Paolo Paramucchi

È noto l'uso di ci con valore indeterminato in numerose espressioni idiomatiche in cui, spesso in combinazione con altri pronomi atoni, funziona da semplice «rinforzo semantico e fonico alle forme verbali» (Sabatini). Si pensi a ce lo disse, ce la portò ecc. In alcuni casi, poi, tipici del parlato, l'uso del ci è addirittura obbligatorio. A domande come «ce l'hai l'ombrello?», non si può che rispondere «sì» o «ce l'ho» (o, viceversa, «no», «non ce l'ho»).

Nel parlato informale, in molte parti d'Italia, si usa ci in frasi come «c(i) ho caldo», «c(i) hai sonno?», «c(i) avevamo fame», «c(i) hanno visto?». La norma non prevede che simili costrutti abbiano accoglienza nella lingua scritta, anche perché, come nota sempre Sabatini, sussiste la problematica questione di «rendere con la grafia normale la pronuncia palatale della c isolata, conservando per di più l'h grafica del verbo».
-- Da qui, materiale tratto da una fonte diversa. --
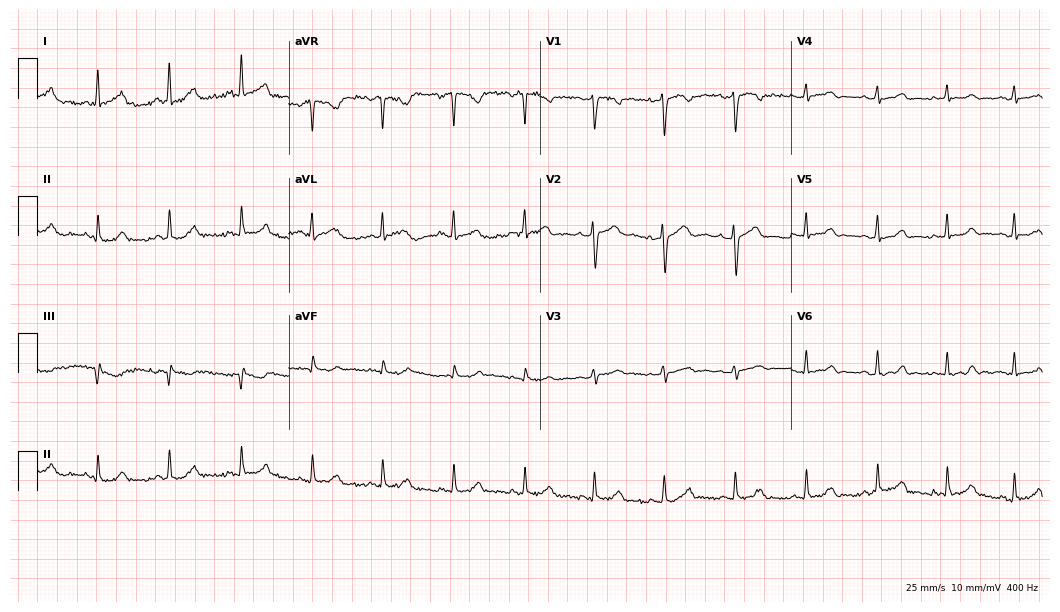
Resting 12-lead electrocardiogram (10.2-second recording at 400 Hz). Patient: a woman, 35 years old. Read as a normal ECG.

Va peraltro notato come la narrativa contemporanea, i fumetti (si pensi ad Andrea Pazienza) e le scritture giornalistiche più disinvolte e brillanti negli ultimi venti-trent'anni abbiano dato testimonianza, nella ricerca di una più verosimile imitazione o espressionistica resa dei tratti del parlato, di numerosi tentativi di ricalcare la pronuncia della catena fonica costituita da ci + parola cominciante con vocale (anche diversa da e e i e ben oltre il caso particolare delle forme verbali di avere con l'h iniziale): c'ho, c'hai, c'ha ma anche c'ho, c'avevamo e perfino ciò, ciai, cià, ciavevamo e simili sono forme rinvenibili in numerosi romanzi, racconti, fumetti, articoli di giornale. Ciò (che non è ci + ho...) non vuol dire che tali usi siano ammissibili o tanto meno consigliabili nella prosa sorvegliata e negli usi standard dello scritto.